**Problem description:**
In the copy, include exactly the lines from the one with "Kodak Elitechrome 100 Diafilm" through the end of the data and no others, both ends kept, with every picture left out.

**Data below:**
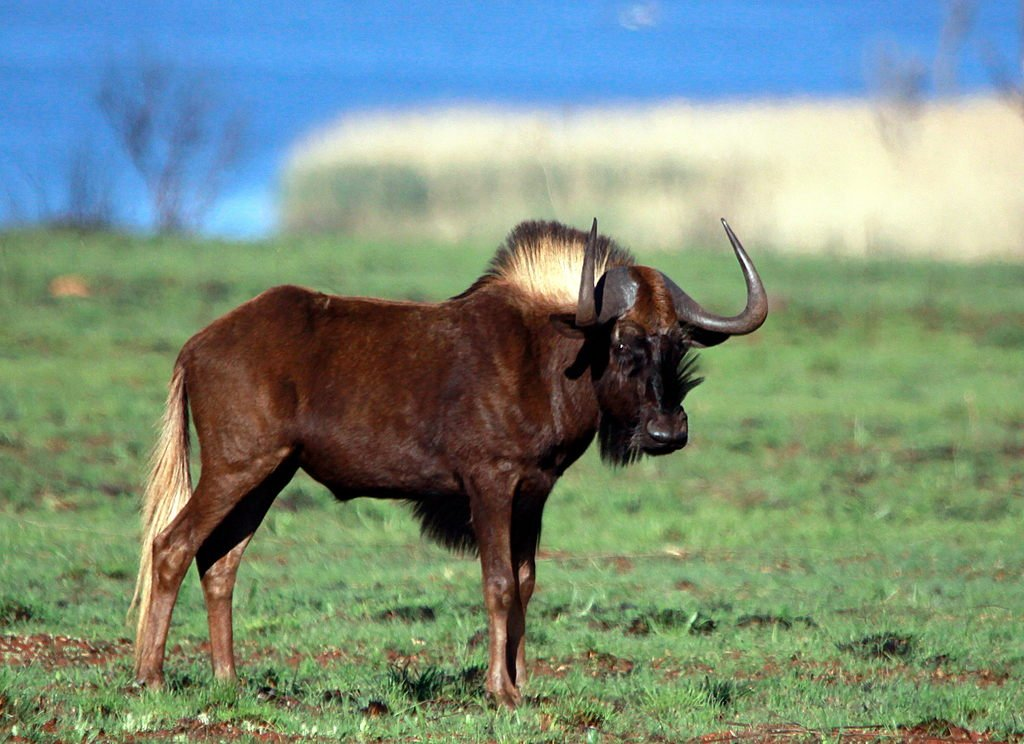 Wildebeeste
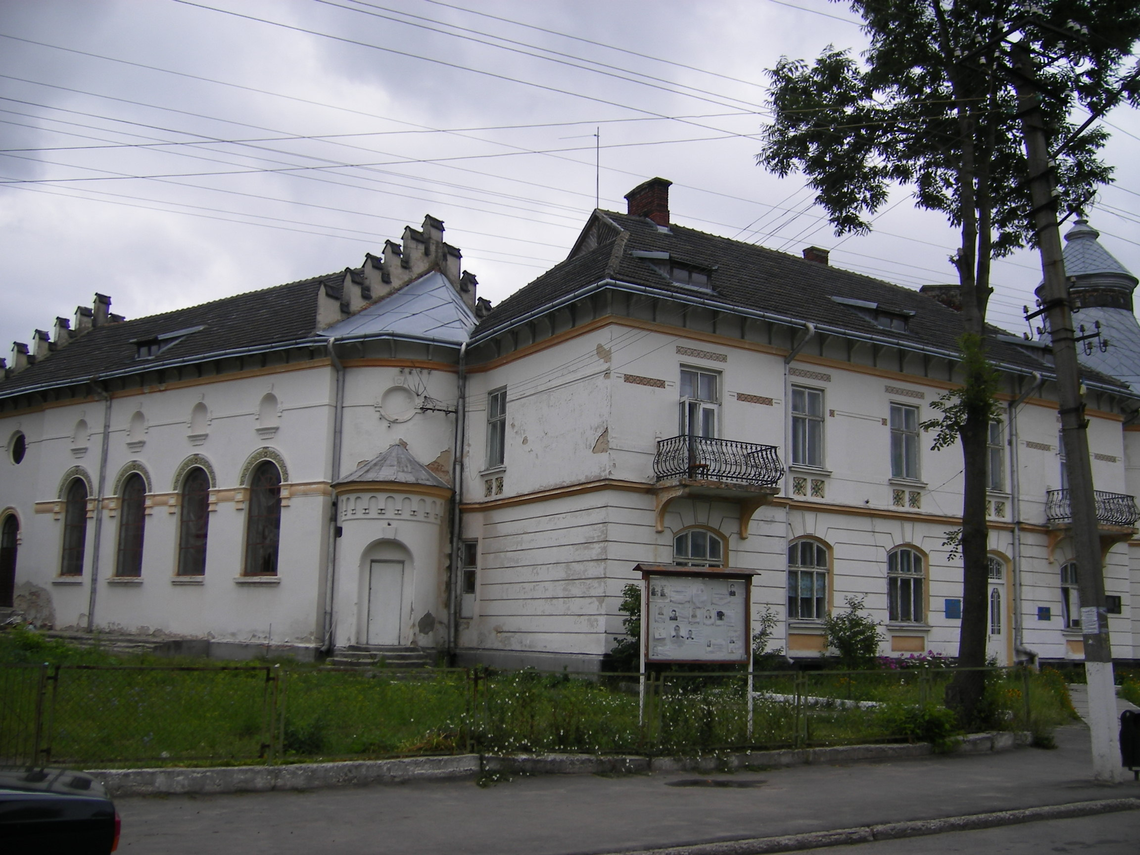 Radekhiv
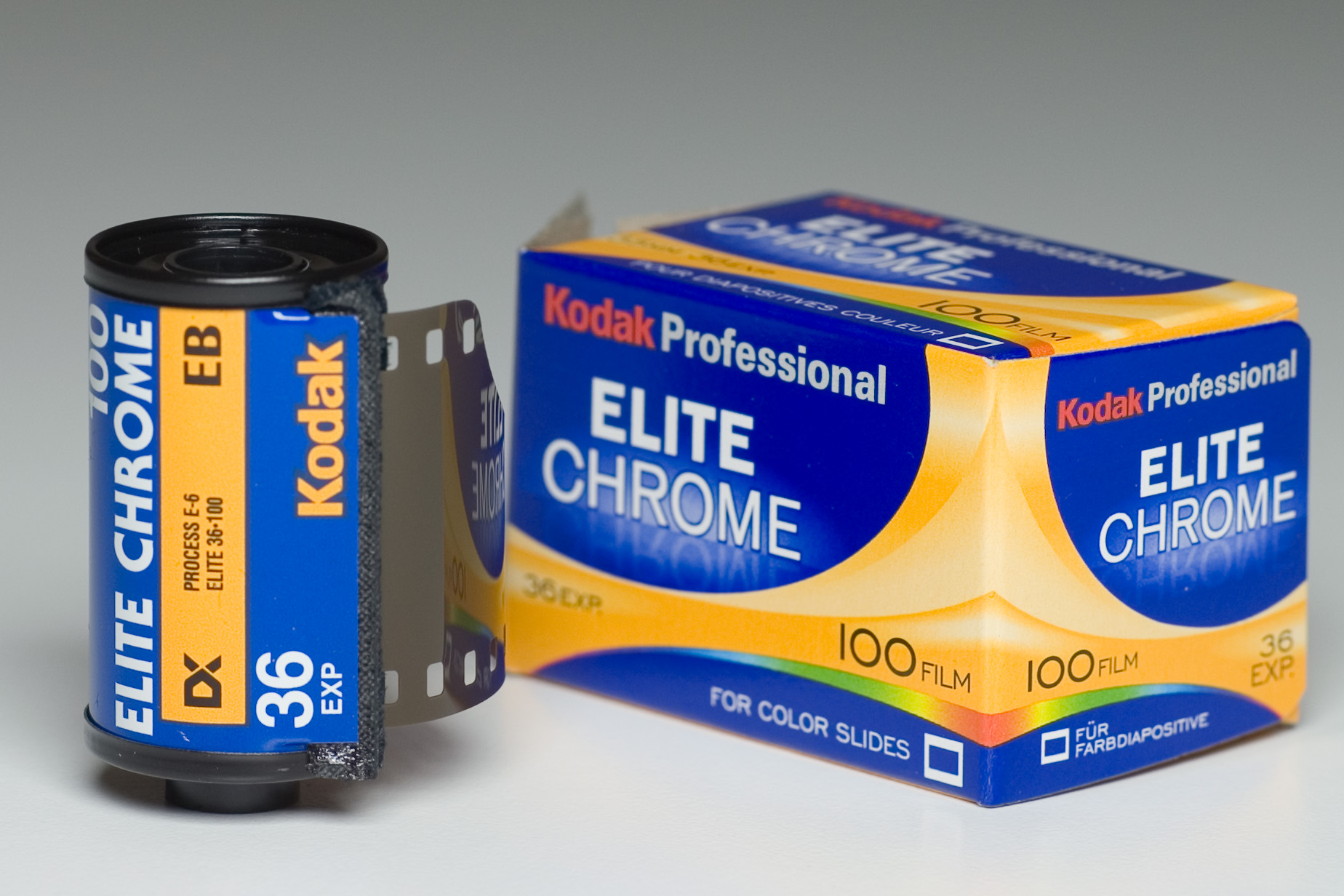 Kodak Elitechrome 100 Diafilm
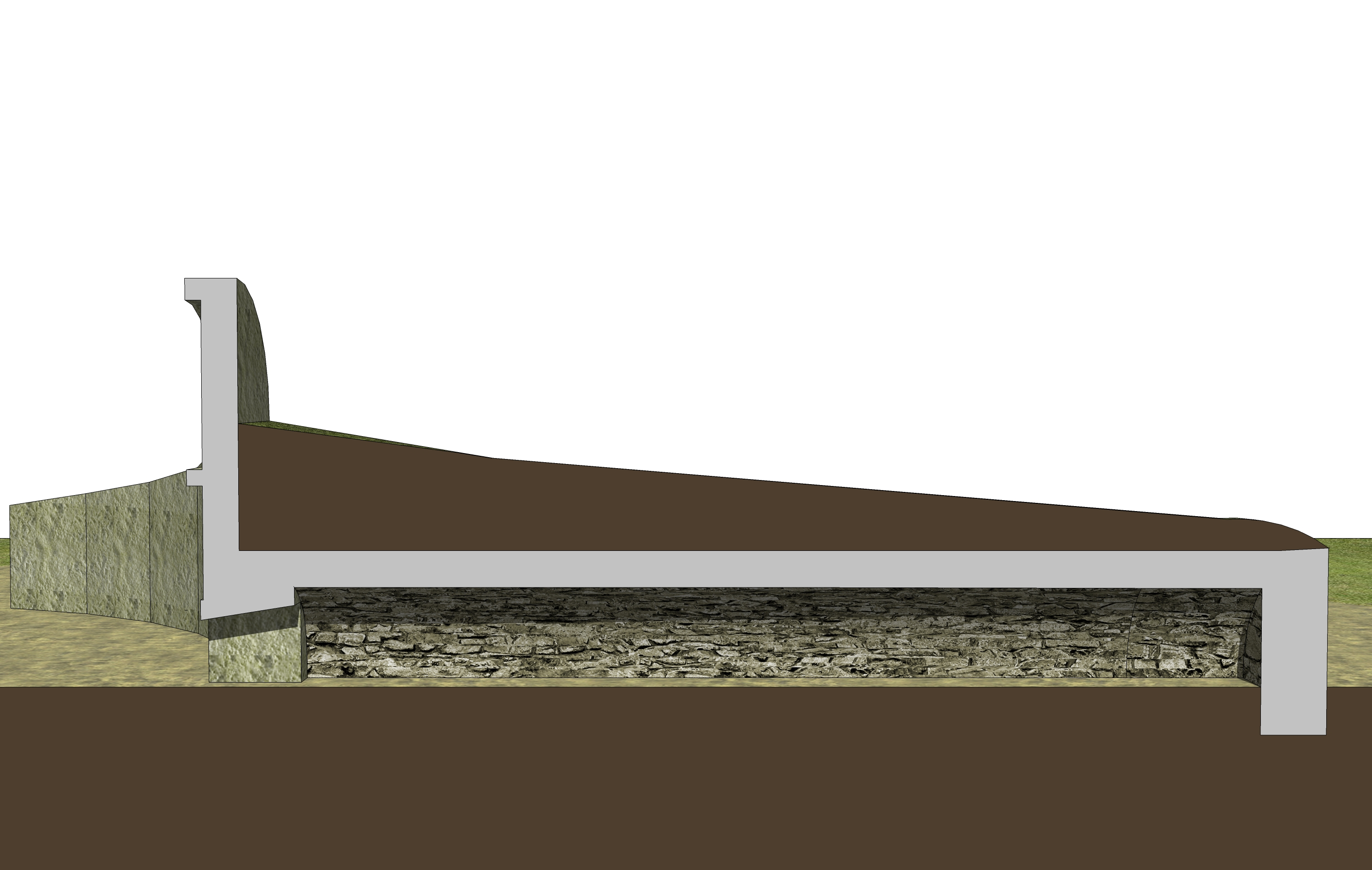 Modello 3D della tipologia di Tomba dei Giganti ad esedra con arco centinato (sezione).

**Exercise result:**
 Kodak Elitechrome 100 Diafilm
 Modello 3D della tipologia di Tomba dei Giganti ad esedra con arco centinato (sezione).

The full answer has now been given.